Good luck with the horse shopping


----------



## Laika (27 June 2016)

Thank-you  been looking online for reviews for days and I'm being rather indecisive about it all. I've dealt with Petplan for my dog, but never had to make a claim (luckily), so I appreciate your help with this.


----------



## Redders (28 June 2016)

I'm with KBIS. I work in a vets who recommend pet plan and I have noticed that they exclude conditions/ body areas quite quickly, but then same an be said for most horse insurers. I asked for tips when insuring my horse, and everyone said avoid animal friends like the plague. I went with KBIS in the end as good reviews and recommendations, haven't had to claim at all though. Touch wood!!!!!


----------



## Shay (29 June 2016)

I have friends (and in one case family!) who have had trouble with Animal Friends and E&L  (I think they are the same company under two names).  Although I no longer insure we have used KBIS, SEIB and PetPlan over the years.  The only one we ever claimed with was SEIB I think - but there were no problems so it doesn't stick out particularly.  We don't insure now (other than third party liability through the BHS) simply because the premiums did not prove to be value for money for us.  Insurance  - especially vets fees insurance - is really a gamble.  You gamble you will need the vet - the insurer gambles that you won't.  They win more often that you do so if you can afford the risk you are better off not insuring.  But if you can't afford the risk the obviously insurance is better.  

Third party liability is an absolute must - but you can get that through membership of the BHS, PC etc and even by donating to World Horse Welfare.  Tack is usually better covered on your household policy.  Sickness / injury insurance can be obtained separately ether through a rider specific policy or something more general.

Be sensible and think clearly about what you need and what the risks are.  Horse insurance is not necessarily a prerequisite of responsible ownership.  But thinking about it is!


----------



## MuddyTB (29 June 2016)

I've claimed recently with KBIS and they've been really good. Reasonable priced policies too.


----------



## LHIS (29 June 2016)

I'm with the NFU. I chose them because they offered the highest vet fees cover.


----------



## Laika (2 July 2016)

Thankyou all so much for your helpful suggestions. You've been a great help


----------



## Leo Walker (2 July 2016)

Shay said:



			I have friends (and in one case family!) who have had trouble with Animal Friends and E&L
		
Click to expand...

Whereas I have found Animal Friends fantastic, and my sister had a huge payout from E&L when everyone thought she wouldnt get a penny. I dont recommend E&L as they seem to be hit and miss, but I found Animal Friends good. They paid out quickly mainly and paid out for things that really were pre exsiting conditions. I did have an issue in that they charged another excess when the policy clicked over into the next year, and once when I had to chase them as something went wrong, but I'm not totally convinced that it wasnt due to the vets.

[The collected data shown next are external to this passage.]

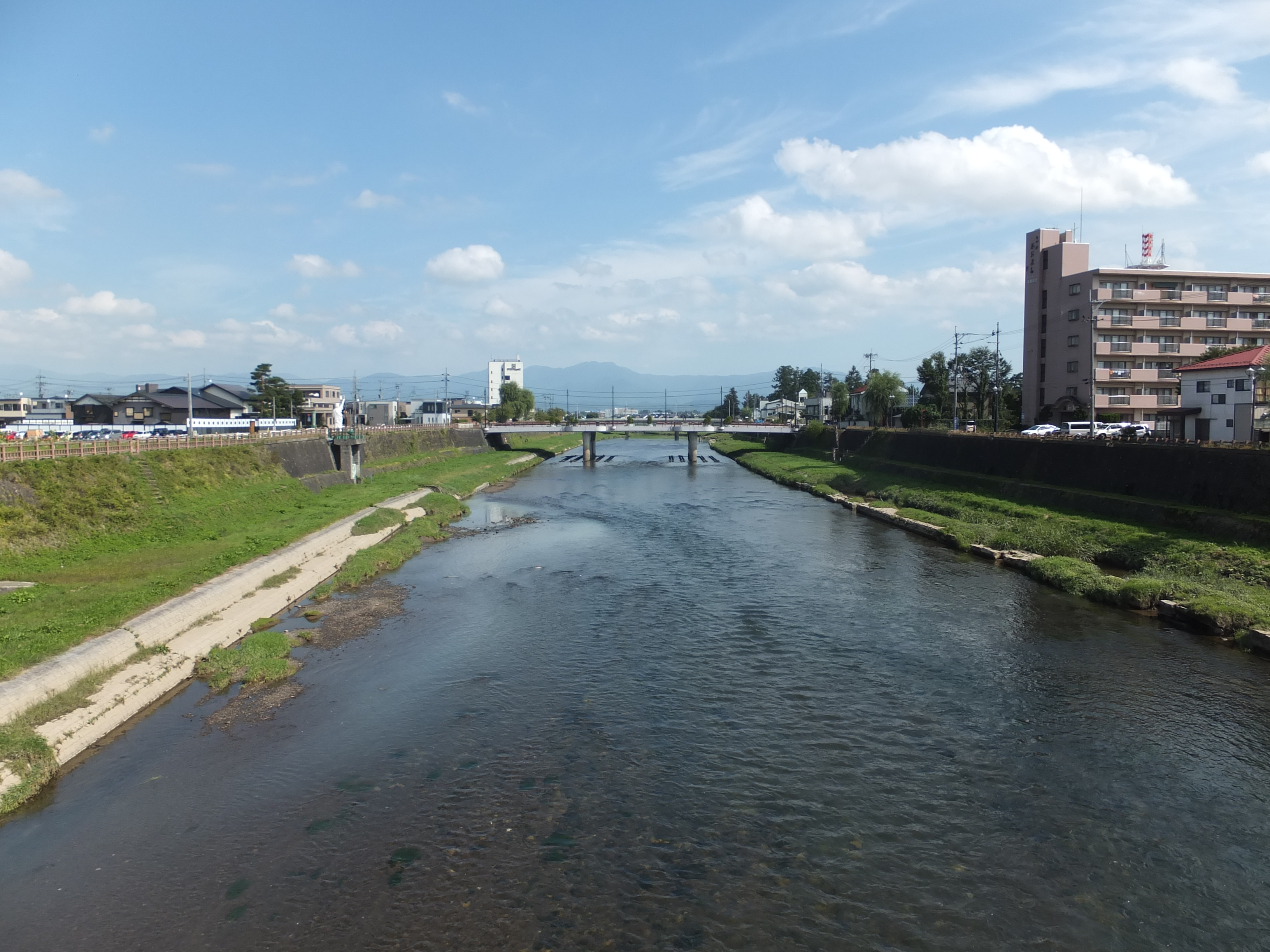 大盛橋から見た丸子川（秋田県大仙市）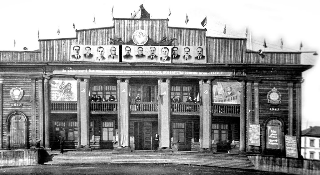 ДК Водник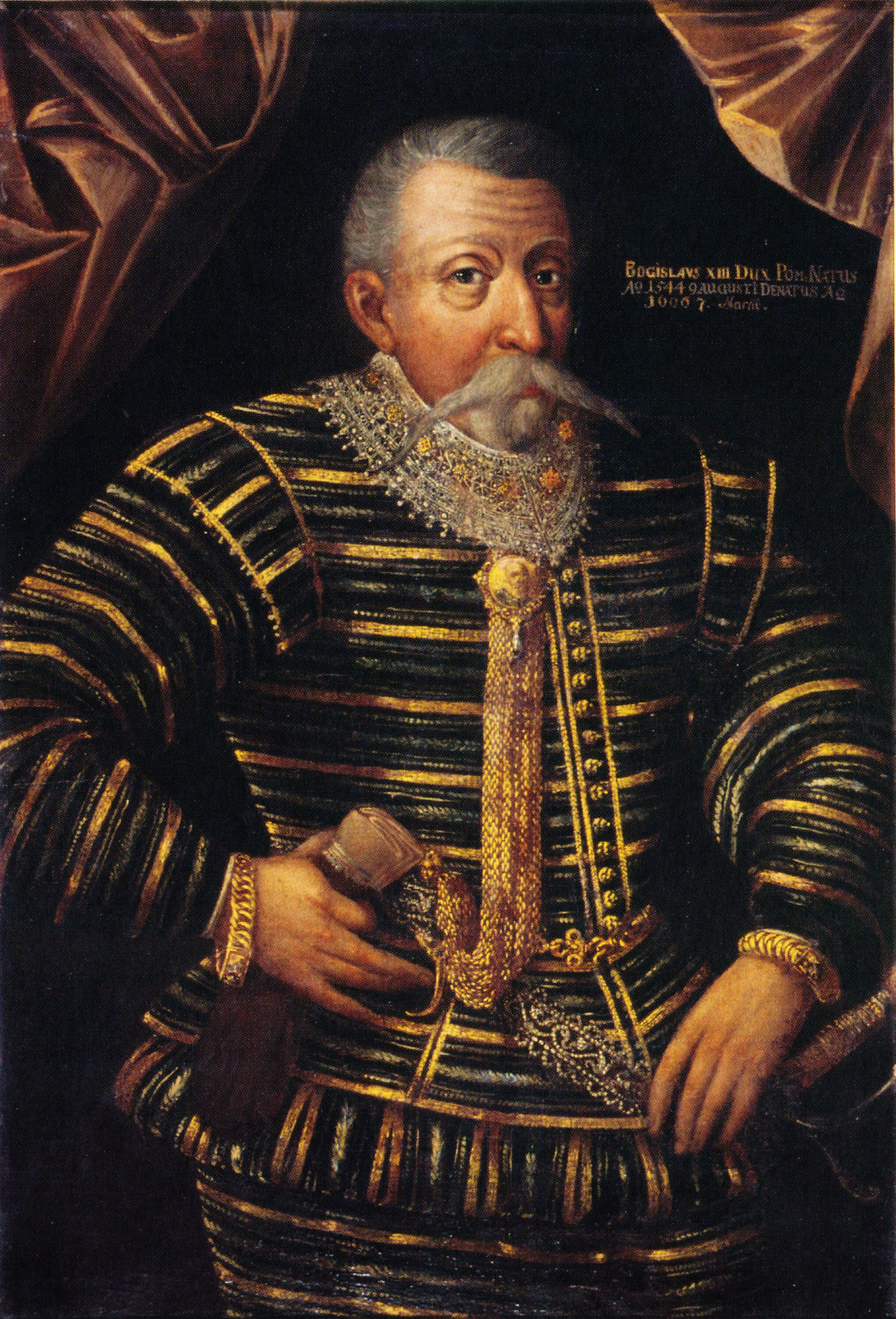 Ölgemälde von Herzog Bogislaw XIII. von Pommern, Kopie nach einer Vorlage im Alten Rathaus in Anklam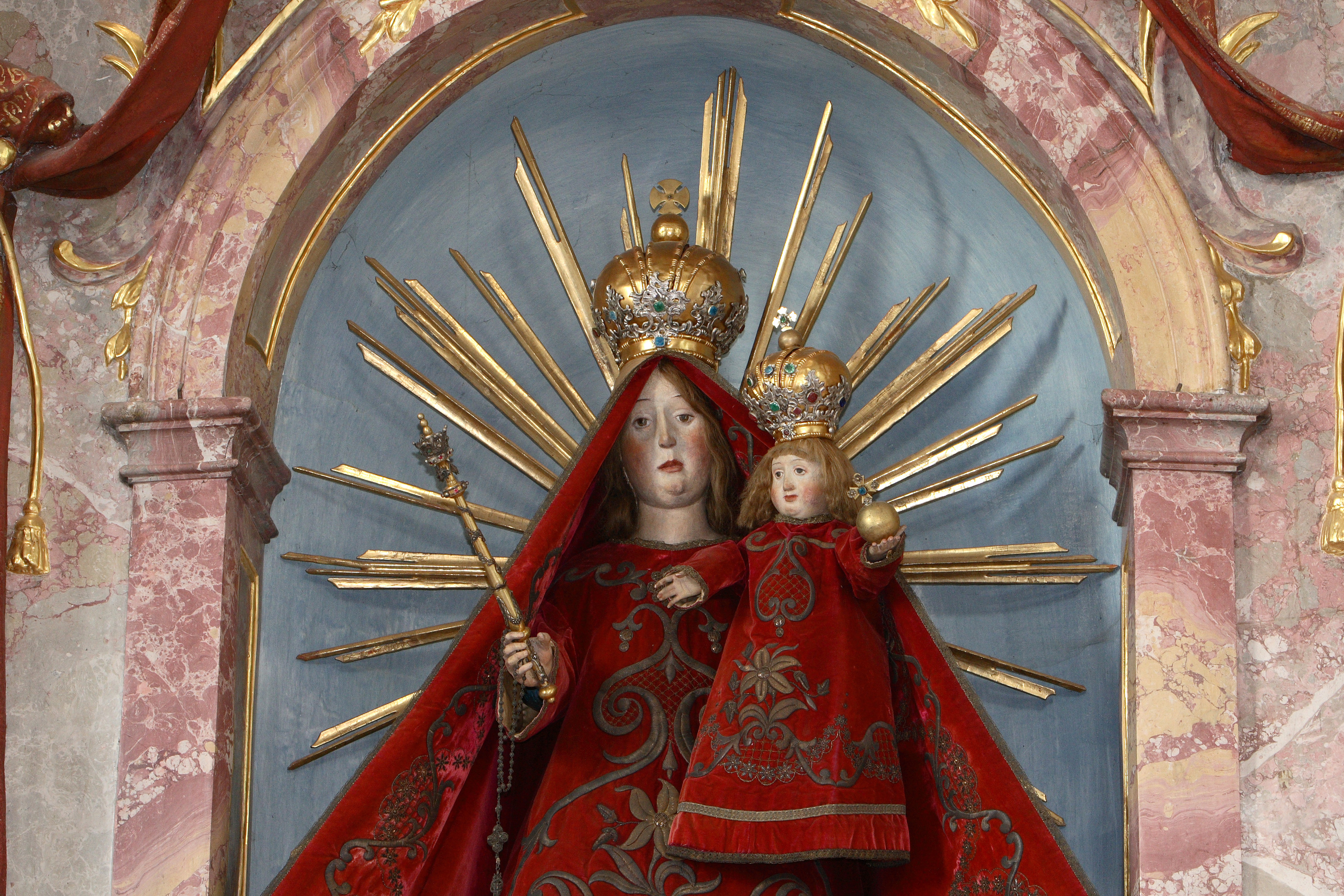 Im Innenraum der Heuwinklkapelle in Iffeldorf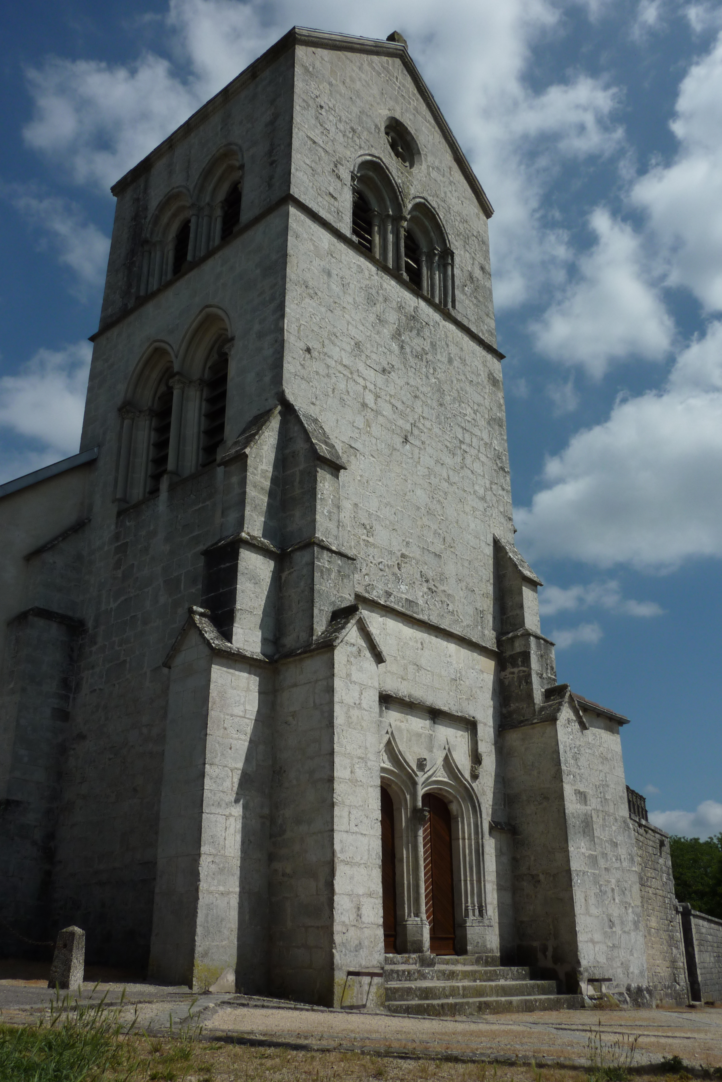 Kirche Saint-Élophe in Saint-Élophe, Ortsteil von Soulosse-sous-Saint-Élophe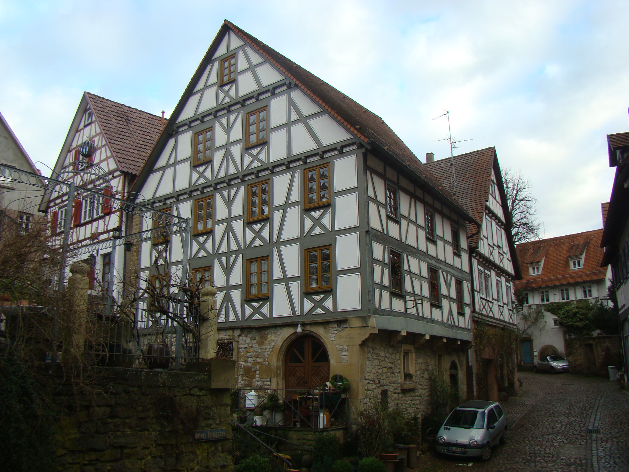 Schwibbogengasse 5 (Bad Wimpfen)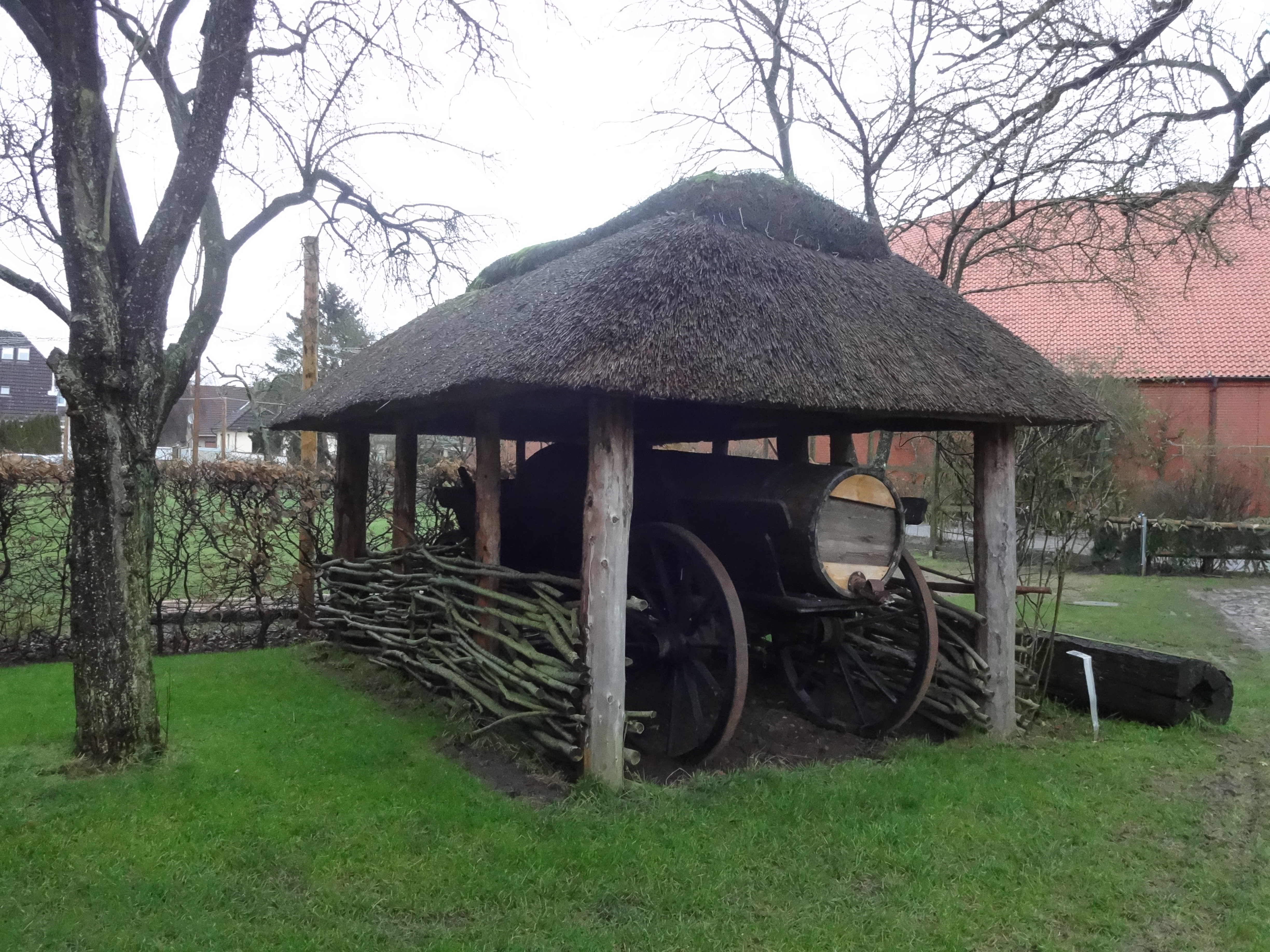 als Kulturdenkmal geschützter Wagenschauer im Jungfernstieg 4a in Meldorf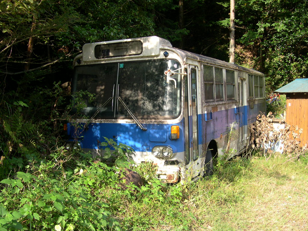 四国にて撮影した、JR四国バス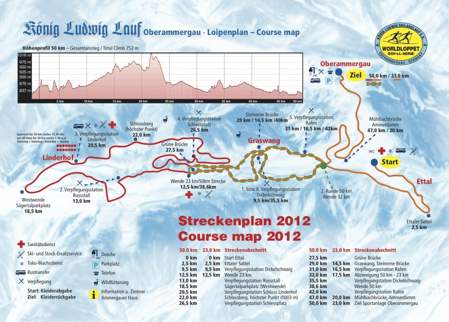 Loipenplan König Ludwig Lauf mit Verpflegungsstellen und Servicepunkten 2012 bis auf weiteres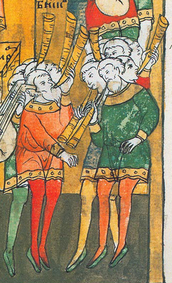 Давид-псалмопевец (фрагмент). Годуновская псалтирь. 1594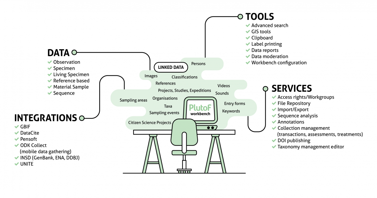 Portaali PlutoF illustreeriv joonis.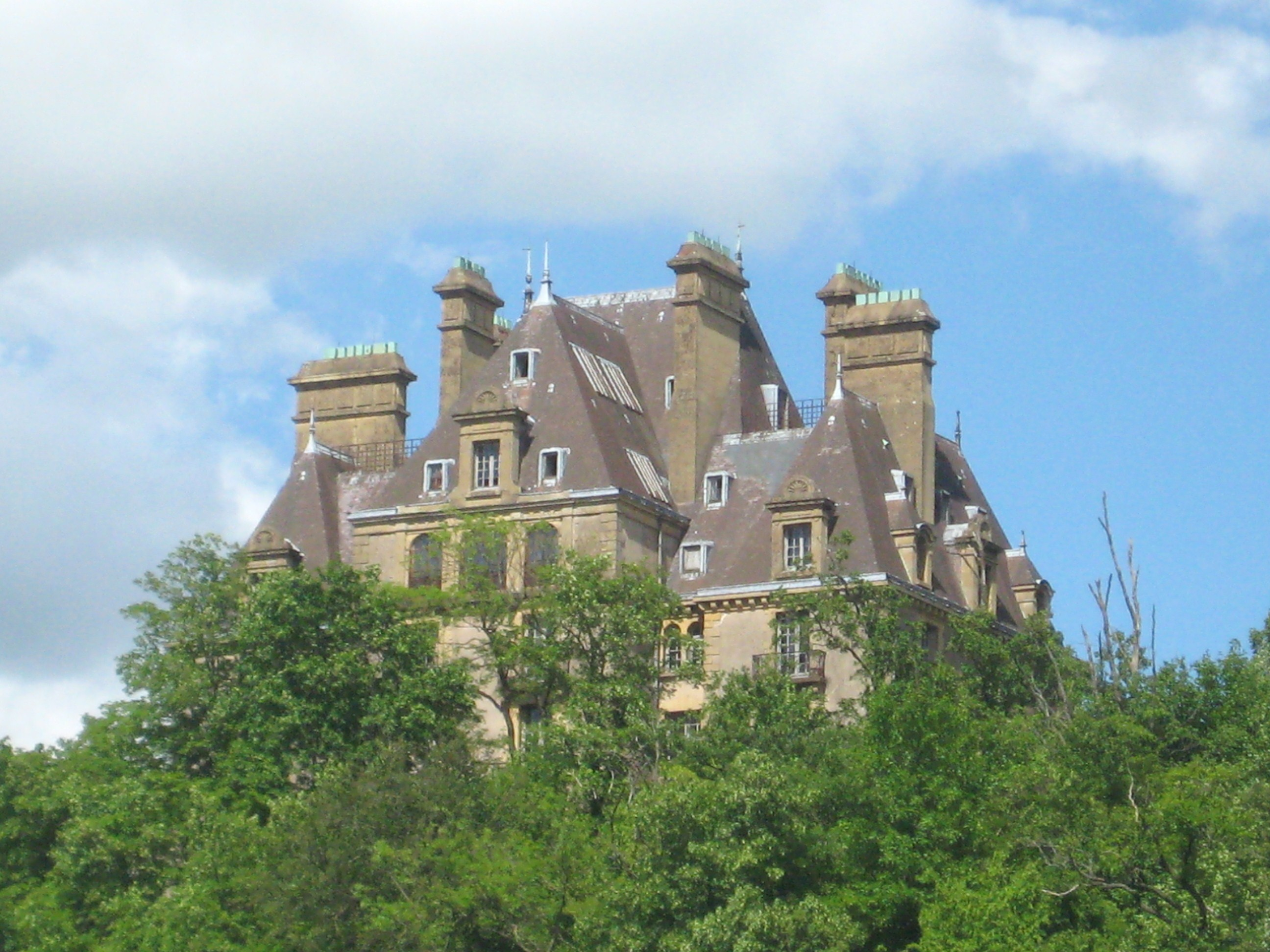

I also pay £24 a month for 5k of vets cover with a £135 excess, so they are dramatically cheaper than almost any other insurer


----------



## hairycob (3 July 2016)

I've had 3 big claims (total 13.5k) with NFU in the last couple of years, including a fatality, they paid out really quickly with no hassle on all of them and even reminded me that I could claim for disposal when I had forgotten.


----------



## Midlifecrisis (3 July 2016)

I second hairycob - I'm with the NFU and have had very good service - quick payouts over a death and they back dated my claim after talking with my vets and reimbursed me the money I had paid out.


----------